What about if the Perovskite degardes, but can be replaced as a layer every, say, 5 years or so? It's not trivial maintenance, but you have to do some maintenance on the panels anyway, so maybe it's practicable. And the price of replacing a detachable layer should be a small fraction the price of the original panels and installation.
Even if the degradation could be repaired (e.g. after five years, restore a 28% panel to 31% efficiency), at grid scale, does it make financial sense to do the maintenance instead of replacing the panel when it falls below X%?
It would need to go to a clean room. And accessing the top lager is at odds with bonding the top glass well enough go protect it.

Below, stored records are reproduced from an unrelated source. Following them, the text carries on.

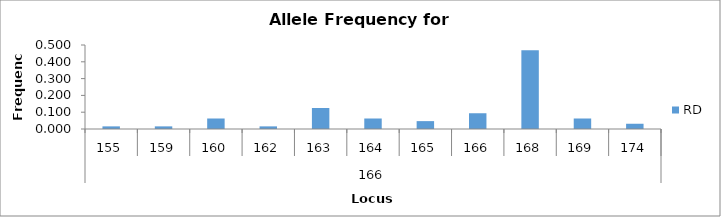
| Category | RD |
|---|---|
| 0 | 0.016 |
| 1 | 0.016 |
| 2 | 0.062 |
| 3 | 0.016 |
| 4 | 0.125 |
| 5 | 0.062 |
| 6 | 0.047 |
| 7 | 0.094 |
| 8 | 0.469 |
| 9 | 0.062 |
| 10 | 0.031 |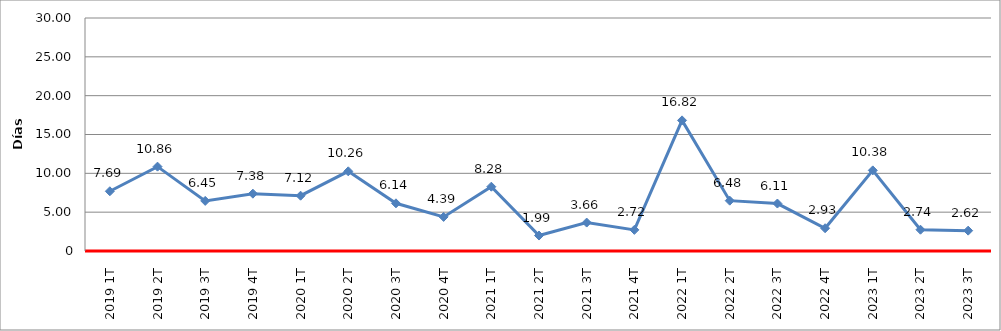
| Category | Total |
|---|---|
| 2019 1T | 7.69 |
| 2019 2T | 10.86 |
| 2019 3T | 6.45 |
| 2019 4T | 7.38 |
| 2020 1T | 7.12 |
| 2020 2T | 10.26 |
| 2020 3T | 6.14 |
| 2020 4T | 4.39 |
| 2021 1T | 8.28 |
| 2021 2T | 1.99 |
| 2021 3T | 3.66 |
| 2021 4T | 2.72 |
| 2022 1T | 16.82 |
| 2022 2T | 6.48 |
| 2022 3T | 6.11 |
| 2022 4T | 2.93 |
| 2023 1T | 10.38 |
| 2023 2T | 2.74 |
| 2023 3T | 2.62 |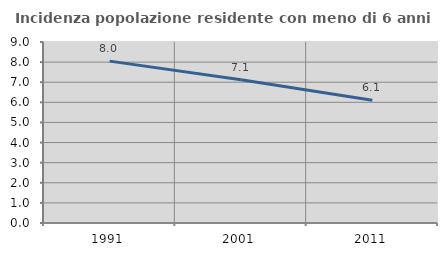
| Category | Incidenza popolazione residente con meno di 6 anni |
|---|---|
| 1991.0 | 8.049 |
| 2001.0 | 7.121 |
| 2011.0 | 6.098 |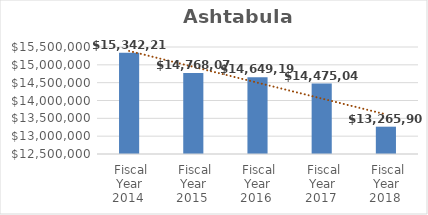
| Category | Ashtabula Campus |
|---|---|
| Fiscal Year 2014 | 15342216 |
| Fiscal Year 2015 | 14768074 |
| Fiscal Year 2016 | 14649190 |
| Fiscal Year 2017 | 14475044 |
| Fiscal Year 2018 | 13265906 |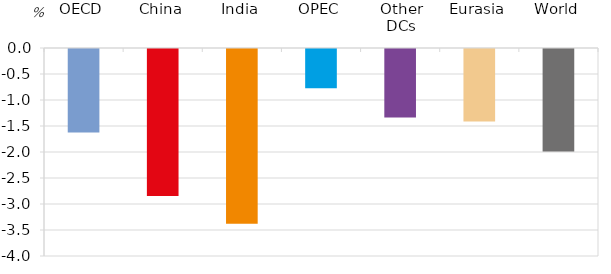
| Category | Series 0 |
|---|---|
| OECD | -1.607 |
| China | -2.828 |
| India | -3.36 |
| OPEC | -0.754 |
| Other DCs | -1.317 |
| Eurasia | -1.395 |
| World | -1.972 |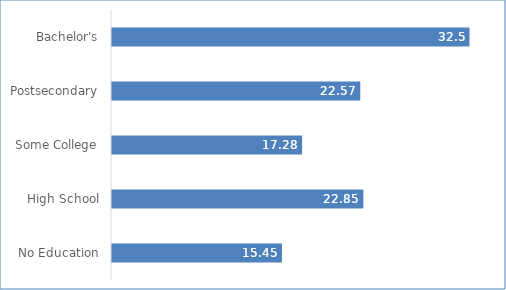
| Category | Series 0 |
|---|---|
| No Education | 15.45 |
| High School | 22.85 |
| Some College | 17.28 |
| Postsecondary | 22.57 |
| Bachelor's | 32.5 |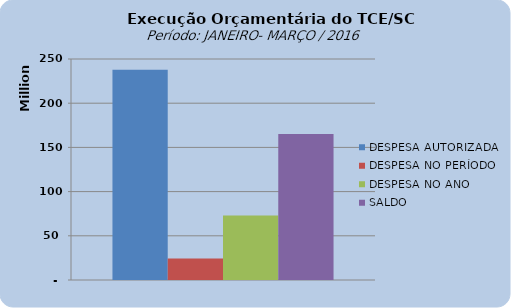
| Category | DESPESA AUTORIZADA | DESPESA NO PERÍODO | DESPESA NO ANO | SALDO |
|---|---|---|---|---|
| 0 | 237954808.56 | 24357815.08 | 72854725.82 | 165100082.74 |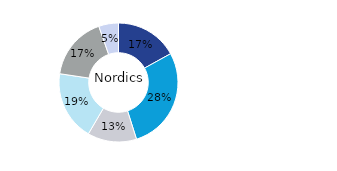
| Category | Nordics |
|---|---|
| Office | 0.17 |
| Residential | 0.281 |
| Retail | 0.133 |
| Logistics* | 0.189 |
| Public Sector | 0.173 |
| Other | 0.054 |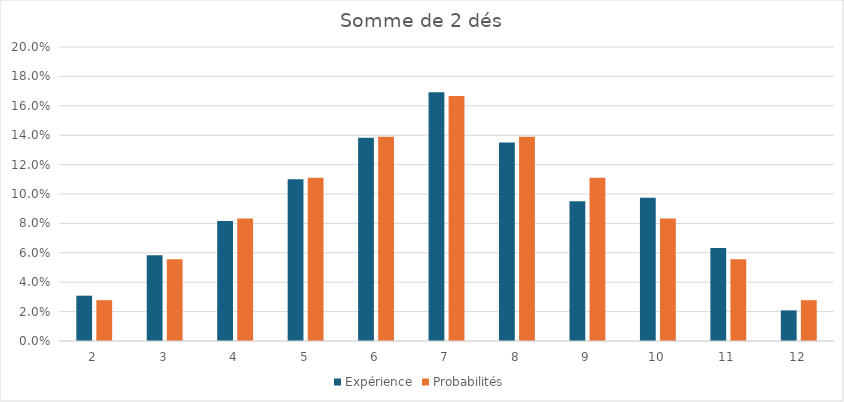
| Category | Expérience | Probabilités |
|---|---|---|
| 2.0 | 0.031 | 0.028 |
| 3.0 | 0.058 | 0.056 |
| 4.0 | 0.082 | 0.083 |
| 5.0 | 0.11 | 0.111 |
| 6.0 | 0.138 | 0.139 |
| 7.0 | 0.169 | 0.167 |
| 8.0 | 0.135 | 0.139 |
| 9.0 | 0.095 | 0.111 |
| 10.0 | 0.098 | 0.083 |
| 11.0 | 0.063 | 0.056 |
| 12.0 | 0.021 | 0.028 |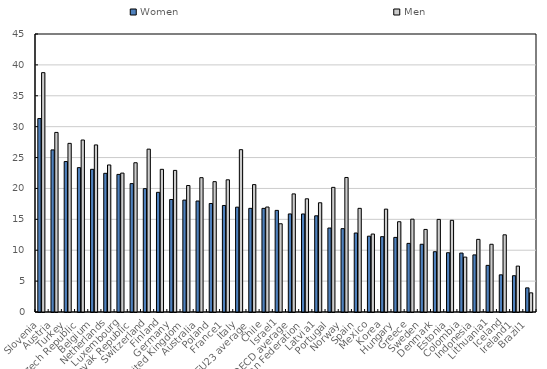
| Category | Women | Men |
|---|---|---|
| Slovenia | 31.313 | 38.744 |
| Austria | 26.237 | 29.07 |
| Turkey | 24.352 | 27.296 |
| Czech Republic | 23.369 | 27.842 |
| Belgium | 23.096 | 27.044 |
| Netherlands | 22.449 | 23.801 |
| Luxembourg | 22.27 | 22.483 |
| Slovak Republic | 20.784 | 24.16 |
| Switzerland | 19.967 | 26.362 |
| Finland | 19.37 | 23.096 |
| Germany | 18.211 | 22.921 |
| United Kingdom | 18.114 | 20.472 |
| Australia | 17.966 | 21.746 |
| Poland | 17.563 | 21.1 |
| France1 | 17.244 | 21.398 |
| Italy | 16.97 | 26.275 |
| EU23 average | 16.777 | 20.62 |
| Chile | 16.775 | 16.991 |
| Israel1 | 16.449 | 14.284 |
| OECD average | 15.872 | 19.116 |
| Russian Federation | 15.866 | 18.323 |
| Latvia1 | 15.571 | 17.68 |
| Portugal | 13.595 | 20.174 |
| Norway | 13.49 | 21.775 |
| Spain | 12.786 | 16.777 |
| Mexico | 12.272 | 12.62 |
| Korea | 12.193 | 16.65 |
| Hungary | 12.075 | 14.612 |
| Greece | 11.108 | 15.027 |
| Sweden | 10.966 | 13.367 |
| Denmark | 9.759 | 14.99 |
| Estonia | 9.595 | 14.841 |
| Colombia | 9.539 | 8.887 |
| Indonesia | 9.244 | 11.757 |
| Lithuania1 | 7.548 | 10.963 |
| Iceland | 6.015 | 12.494 |
| Ireland1 | 5.875 | 7.43 |
| Brazil1 | 3.907 | 3.1 |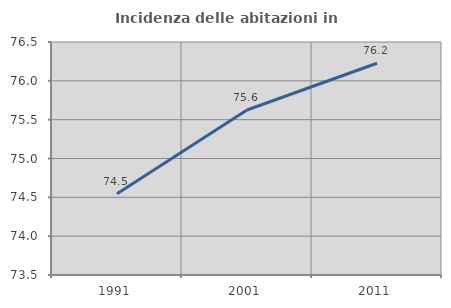
| Category | Incidenza delle abitazioni in proprietà  |
|---|---|
| 1991.0 | 74.547 |
| 2001.0 | 75.624 |
| 2011.0 | 76.226 |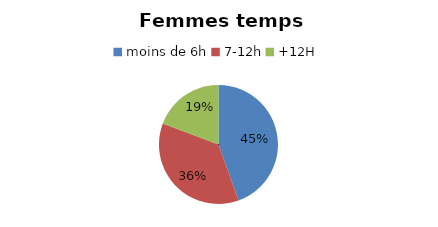
| Category | Femmes temps plein |
|---|---|
| moins de 6h | 44.54 |
| 7-12h | 36.19 |
| +12H | 19.27 |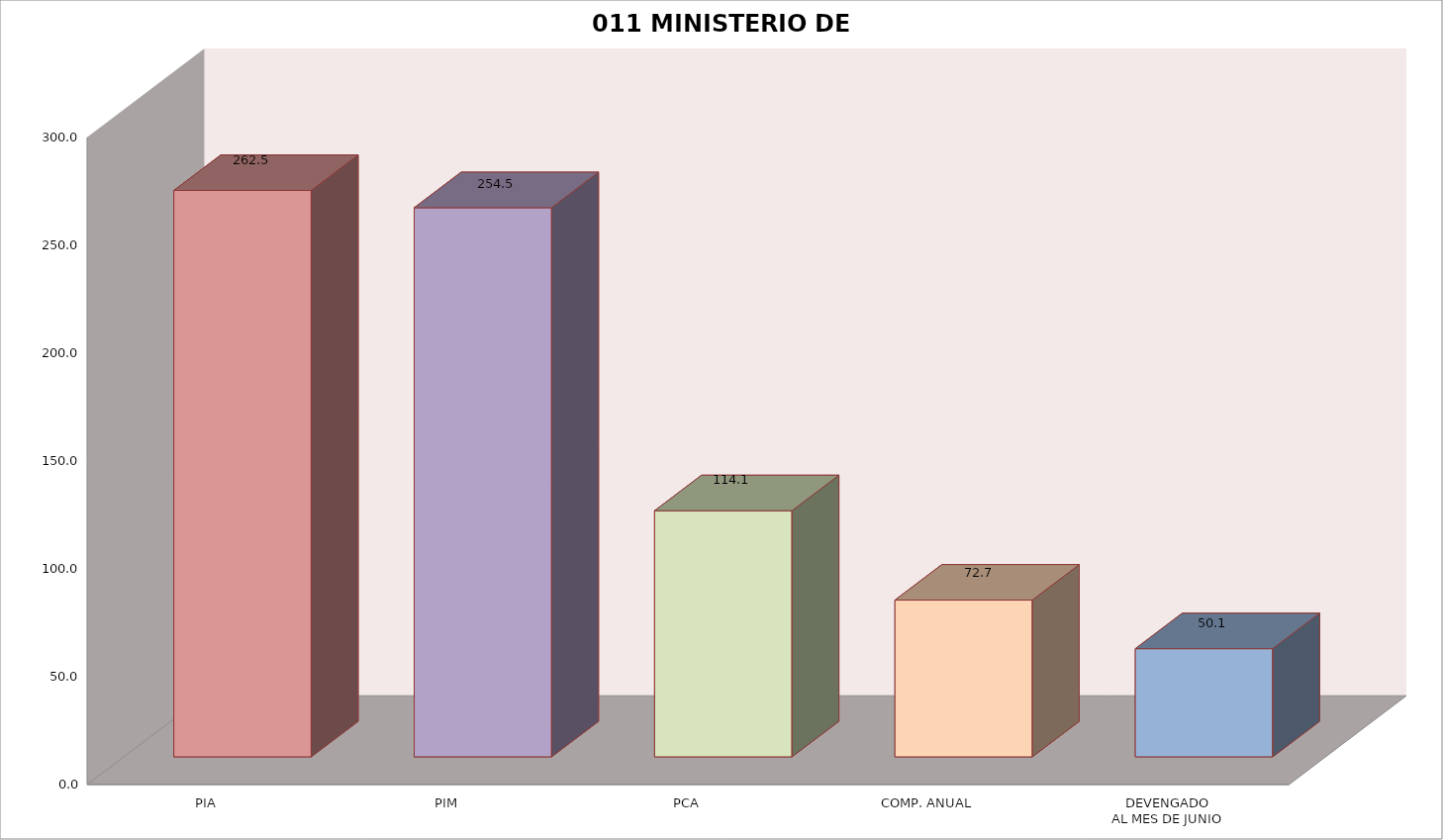
| Category | 011 MINISTERIO DE SALUD |
|---|---|
| PIA | 262.508 |
| PIM | 254.515 |
| PCA | 114.079 |
| COMP. ANUAL | 72.654 |
| DEVENGADO
AL MES DE JUNIO | 50.119 |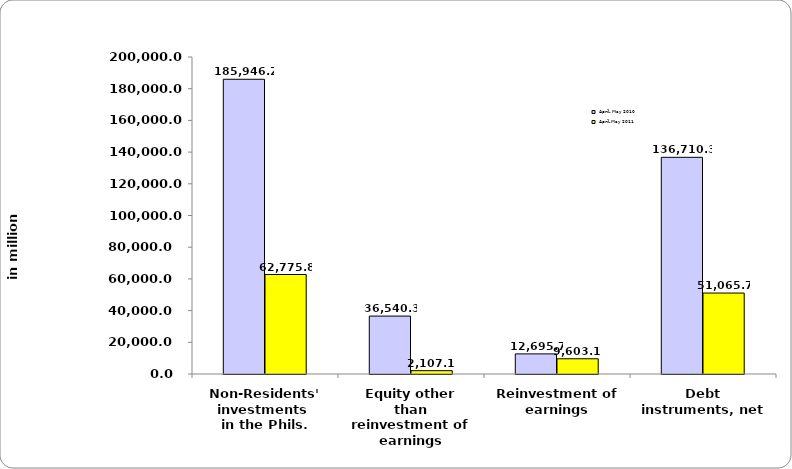
| Category | April- May 2010 | April-May 2011 |
|---|---|---|
| Non-Residents' investments 
in the Phils. | 185946.241 | 62775.847 |
| Equity other than reinvestment of earnings | 36540.286 | 2107.09 |
| Reinvestment of earnings | 12695.702 | 9603.101 |
| Debt instruments, net | 136710.252 | 51065.656 |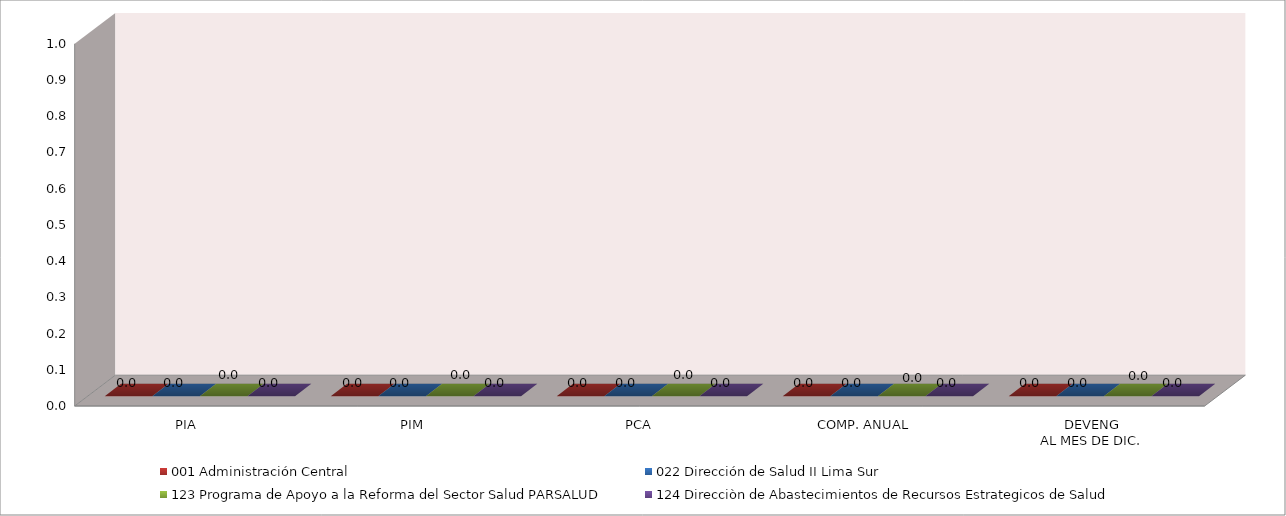
| Category | 001 Administración Central | 022 Dirección de Salud II Lima Sur | 123 Programa de Apoyo a la Reforma del Sector Salud PARSALUD | 124 Direcciòn de Abastecimientos de Recursos Estrategicos de Salud |
|---|---|---|---|---|
| PIA | 0 | 0 | 0 | 0 |
| PIM | 0 | 0 | 0 | 0 |
| PCA | 0 | 0 | 0 | 0 |
| COMP. ANUAL | 0 | 0 | 0 | 0 |
| DEVENG
AL MES DE DIC. | 0 | 0 | 0 | 0 |

Methinks a better strategy would be trying to make them keep >17% efficiency even if the perovskite fails and just treating it as a temporary bonus for the early movers. Still sounds hard to manage the voltages as it fails though and would require a different strategy for the busbars even if it were viable.
It may not need to be wasted. There’s currently a price floor on used EV’s with degraded batteries because they can be used for home energy storage after their useful road life.
There could be a solid secondary market 20 years from now for panels that have dropped to say 20% efficiency where the surface area to yield ratio isn’t a factor (rural areas I would guess).
The main obstacle to commercialization is keeping the perovskite material stable over long periods of operation. This family of materials is more sensitive to water/oxygen/light than silicon itself, but they need to last nearly as long as silicon for cells used in solar farms and rooftop panels.